Trend AnalysisAI & Machine LearningMachine/Deep Learning

Shrinking Giants: The Race to Run LLMs on Your Phone

The most powerful language models require data centers. But 2025's compression breakthroughs—vector quantization, entropy coding, and KV cache optimization—are making billion-parameter models viable on edge devices. The implications for privacy, latency, and access are profound.

By Sean K.S. Shin

This blog summarizes research trends based on published paper abstracts. Specific numbers or findings may contain inaccuracies. For scholarly rigor, always consult the original papers cited in each post.

The cloud dependency of large language models is not merely a technical inconvenience—it is a structural constraint that limits who can use AI, where they can use it, and what data they must surrender to do so. Every query to GPT-4 or Claude traverses a network to a data center, incurring latency, requiring connectivity, and exposing potentially sensitive inputs to third-party infrastructure. For a physician in a rural clinic, a soldier in a disconnected environment, or a user who simply values privacy, this architecture is a barrier, not a feature.

The race to run LLMs on edge devices—phones, laptops, IoT hardware—is therefore not an academic exercise in compression.
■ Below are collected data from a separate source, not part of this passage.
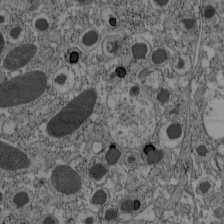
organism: C57BL Mouse
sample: Pancreatic islet
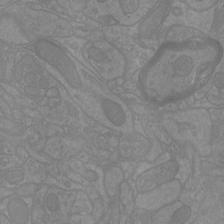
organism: Mouse
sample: Cortical neurons
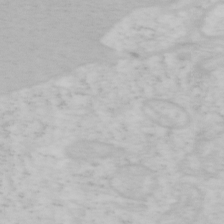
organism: Mouse
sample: OT-I killer T cells with ID8 ovarian cancer cells
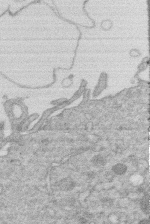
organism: Human
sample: Macrophage cells
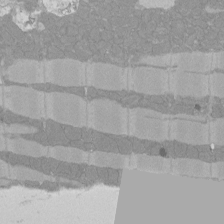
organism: Rat
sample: Left ventricle
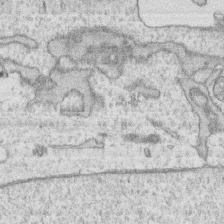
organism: Human
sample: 1205lu cells
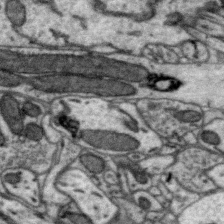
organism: Zebra finch
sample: Brain
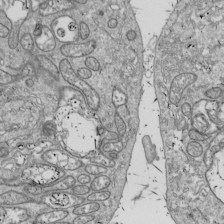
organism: Drosophila
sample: Cell division; meiosis; drosophila spermatocytes
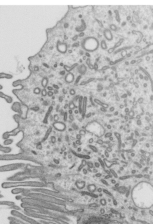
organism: Mouse
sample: Mouse epididymis efferent ductule cilia
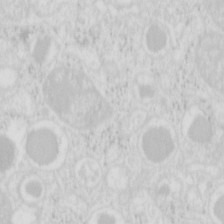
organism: Mouse
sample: Pancreas

It is a contest to determine whether AI remains a centralized service controlled by a few providers, or becomes a distributed capability available to everyone.

The Compression Trilemma

Every approach to on-device LLM deployment confronts a fundamental trilemma: model quality, memory footprint, and inference speed. Improving any two typically degrades the third. The art of edge deployment lies in finding the least painful compromise.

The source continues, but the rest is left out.